Anyway, I accepted several years ago after having gone off my meds for a few years that I’ll always be on medication. Unfortunately medication is like cars- you’re gonna have problems and eventually you’ll need to replace them. After two years on Paxil (DAMN what fucked up dreams that gave me), Prozac (which totally blahed me out- pardon TMI, but it also has MAJOR sexual side effects, leading to the first month long period I’ve ever had when I didn’t even have the desire to masturbate) and others before I found Zoloft and it worked wonders. For seven years or so, then it stopped, which is when I had my famous meltdowns here on the Dope. (Body changes of aging, a new medication for narcolepsy and onset of diabetes all played a part.) Now I’m back on track after conferring with a psychiatrist (which I had to pay for out of pocket as I was between insurances at the time, but it was only two visits).

Anyway, the point if there is one is that even with medication you still get the lows.
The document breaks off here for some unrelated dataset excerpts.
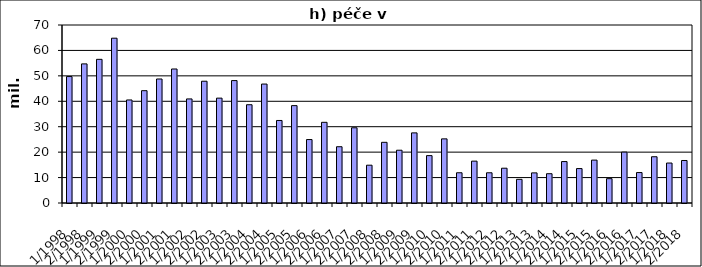
| Category | Series 0 |
|---|---|
| 1/1998 | 49724.254 |
| 2/1998 | 54710.746 |
| 1/1999 | 56499.941 |
| 2/1999 | 64809.059 |
| 1/2000 | 40521.101 |
| 2/2000 | 44172.899 |
| 1/2001 | 48766.508 |
| 2/2001 | 52697.871 |
| 1/2002 | 40926 |
| 2/2002 | 47887 |
| 1/2003 | 41239 |
| 2/2003 | 48142.441 |
| 1/2004 | 38646.413 |
| 2/2004 | 46777.432 |
| 1/2005 | 32454 |
| 2/2005 | 38289.082 |
| 1/2006 | 24952 |
| 2/2006 | 31726 |
| 1/2007 | 22129 |
| 2/2007 | 29583 |
| 1/2008 | 14865.507 |
| 2/2008 | 23863.493 |
| 1/2009 | 20755.827 |
| 2/2009 | 27574 |
| 1/2010 | 18636 |
| 2/2010 | 25221 |
| 1/2011 | 11894 |
| 2/2011 | 16462 |
| 1/2012 | 11886 |
| 2/2012 | 13684 |
| 1/2013 | 9308 |
| 2/2013 | 11841 |
| 1/2014 | 11516 |
| 2/2014 | 16291 |
| 1/2015 | 13537 |
| 2/2015 | 16872 |
| 1/2016 | 9573 |
| 2/2016 | 20018 |
| 1/2017 | 11972 |
| 2/2017 | 18190 |
| 1/2018 | 15715.84 |
| 2/2018 | 16717.126 |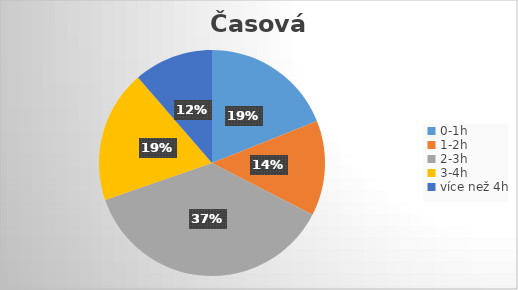
| Category | Series 0 |
|---|---|
| 0-1h | 25 |
| 1-2h | 18 |
| 2-3h | 49 |
| 3-4h | 25 |
| více než 4h | 15 |

And this is a great place to kvetch and moan about how you feel as you don’t have to face anybody here in the waking, so ‘search your feelings’ Inigo and feel free to vent all you like. Better here than to your kids and all. Just be sure to have a safety word if you’re gonna beat yourself up. (My safety word is “ouch”, the cue to stop doing that, but I don’t pretend it works for everybody.)
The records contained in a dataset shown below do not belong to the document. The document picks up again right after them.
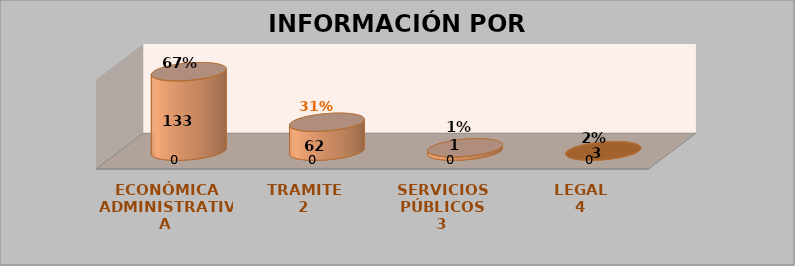
| Category | Series 0 | Series 1 | Series 2 | Series 3 |
|---|---|---|---|---|
| 0 |  |  | 311 | 0.708 |
| 1 |  |  | 113 | 0.257 |
| 2 |  |  | 13 | 0.03 |
| 3 |  |  | 2 | 0.005 |

“Not everything in life work like it supposed to, but aspirin do.” (The Black Fuhrer of Harlem from Mother Night- the character’s name eludes me as does why I like the quote in this context.)
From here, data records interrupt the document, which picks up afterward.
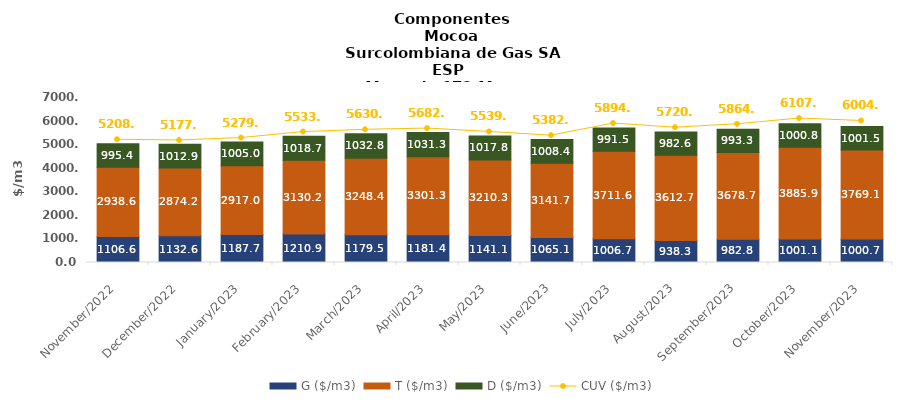
| Category | G ($/m3) | T ($/m3) | D ($/m3) |
|---|---|---|---|
| 2022-11-01 | 1106.58 | 2938.59 | 995.43 |
| 2022-12-01 | 1132.64 | 2874.17 | 1012.88 |
| 2023-01-01 | 1187.7 | 2917.03 | 1005.02 |
| 2023-02-01 | 1210.89 | 3130.19 | 1018.71 |
| 2023-03-01 | 1179.48 | 3248.44 | 1032.83 |
| 2023-04-01 | 1181.36 | 3301.34 | 1031.34 |
| 2023-05-01 | 1141.05 | 3210.28 | 1017.81 |
| 2023-06-01 | 1065.07 | 3141.65 | 1008.39 |
| 2023-07-01 | 1006.71 | 3711.61 | 991.5 |
| 2023-08-01 | 938.29 | 3612.73 | 982.58 |
| 2023-09-01 | 982.76 | 3678.68 | 993.3 |
| 2023-10-01 | 1001.11 | 3885.88 | 1000.84 |
| 2023-11-01 | 1000.74 | 3769.12 | 1001.53 |

Oooh… oooh, idea for an in person DopeFest…

Two things that are really hot right now: One is Texas Hold’em, another is psychotropic medications. And they make perfect chips and we can all benefit from trying out new scrips once in a while…

Who’s in? First hand Black Queens are wild and a minimum 20 mg/maximum 50 mg buy-in.

It sounds like you’re coming to terms with the shit your brain does. My apologies if you feel like I’m jumping all over your shit – but you and I have had (brief) encounters before, when you’ve been posting manic, I’ve said something, and you’ve said, basically “yeah, whatever, woo hoo, shut up.”

If you’re not doing that – great. If your meds are putting you into a depressed state, as others have said, they’re not the right meds – go back to the doctor and see about trying something else. (A different med, not an additional med. My bipolar brother has spent the last six or eight years merely adding new drugs to the existing stew, to the point where he’s not entirely functional – to the great delight of his wife and children.)

300mg Wellbutrin nowadays. Prozac sort of worked for a couple months, then almost nothing for a long time, and then it turned on me. My kid’s got some Abilify and Lamictal which has really helped him–it wouldn’t be right to gamble them away. I never did get the hang of Texas Hold 'em.

Oops, sorry.

::climbs down from soapbox, straightens out recently jerked knees from response posture::

Sometimes all a person can do is what the best shrinks themselves generally try to do, which is try something, and if it doesn’t work, try something else. But it’s best (IMHO) to avoid polyphamacy and to detox completely off Drug A before giving Drug B a whirl, otherwise one’s state of mind and emotion can’t be attributed to anything specific.

I actually remembered that little quip of yours and took it to heart by the way. Not an episode goes by that I don’t think about it. But that’s what I’m talking about–it’s like having three brains all going full speed at the same time and only one body to express anything. The result is you took away “yeah, whatever, woo hoo, shut up” from the exchange, and I took away “Hm, good point–let’s watch for what’s really going on next time and adjust accordingly.” So because of you I don’t enjoy mania anymore. Bitch.

But you didn’t know that because I wasn’t able to consider anyone else as an independent being and so didn’t care to validate your point to you. The inability to escape from those one-way interactions is what does the damage that I end up facing later.